→ **The task**
For this exercise, repeat the records below exactly and omit every picture.

→ **Records excerpted from a collection**
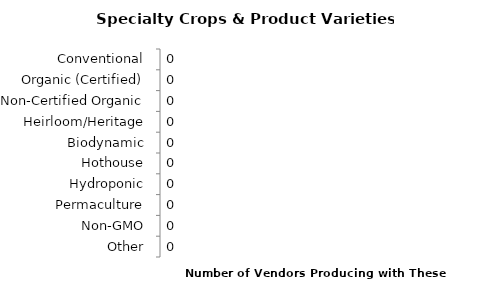
| Category | Series 0 |
|---|---|
| Conventional | 0 |
| Organic (Certified) | 0 |
| Non-Certified Organic | 0 |
| Heirloom/Heritage | 0 |
| Biodynamic | 0 |
| Hothouse | 0 |
| Hydroponic | 0 |
| Permaculture | 0 |
| Non-GMO | 0 |
| Other | 0 |

→ **Reply to the exercise**
| Category | Series 0 |
|---|---|
| Conventional | 0 |
| Organic (Certified) | 0 |
| Non-Certified Organic | 0 |
| Heirloom/Heritage | 0 |
| Biodynamic | 0 |
| Hothouse | 0 |
| Hydroponic | 0 |
| Permaculture | 0 |
| Non-GMO | 0 |
| Other | 0 |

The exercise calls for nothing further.